Agonist binding to a receptor can be characterized both in terms of how much physiological response can be triggered (that is, the efficacy) and in terms of the concentration of the agonist that is required to produce the physiological response (often measured as EC_{50}, the concentration required to produce the half-maximal response). High-affinity ligand binding implies that a relatively low concentration of a ligand is adequate to maximally occupy a ligand-binding site and trigger a physiological response. Receptor affinity is measured by an inhibition constant or K_{i} value, the concentration required to occupy 50% of the receptor. Ligand affinities are most often measured indirectly as an IC_{50} value from a competition binding experiment where the concentration of a ligand required to displace 50% of a fixed concentration of reference ligand is determined. The K_{i} value can be estimated from IC_{50} through the Cheng Prusoff equation. Ligand affinities can also be measured directly as a dissociation constant (K_{d}) using methods such as fluorescence quenching, isothermal titration calorimetry or surface plasmon resonance.
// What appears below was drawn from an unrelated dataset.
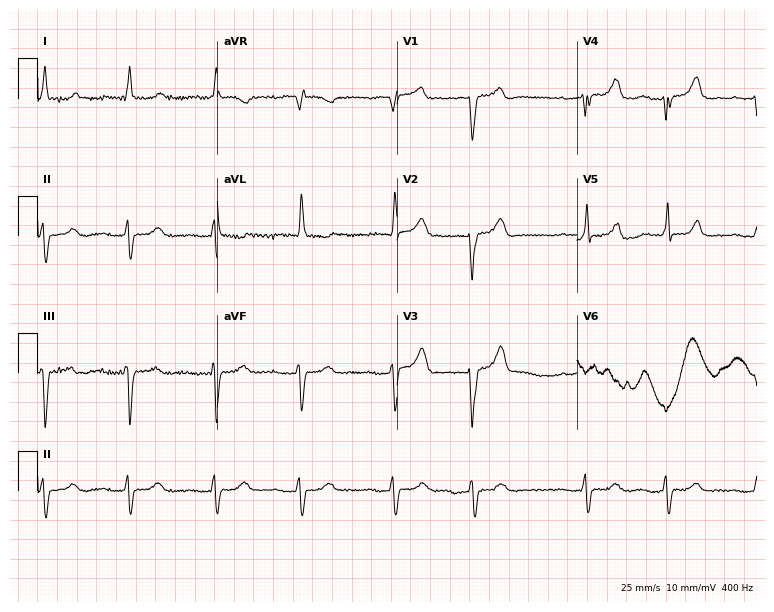
ECG (7.3-second recording at 400 Hz) — a female, 85 years old. Screened for six findings — first-degree AV block, right bundle branch block, left bundle branch block, sinus bradycardia, atrial fibrillation, sinus tachycardia — none is recorded.

Low-affinity binding (high K_{i} level) implies that a relatively high concentration of a ligand is required before the binding site is maximally occupied and the maximum physiological response to the ligand is achieved. In the example shown to the right, two different ligands bind to the same receptor binding site. Only one of the agonists shown can maximally stimulate the receptor and, thus, can be defined as a full agonist. An agonist that can only partially activate the physiological response is called a partial agonist. In this example, the concentration at which the full agonist (red curve) can half-maximally activate the receptor is about 5 × 10^{−9} Molar (nM = nanomolar).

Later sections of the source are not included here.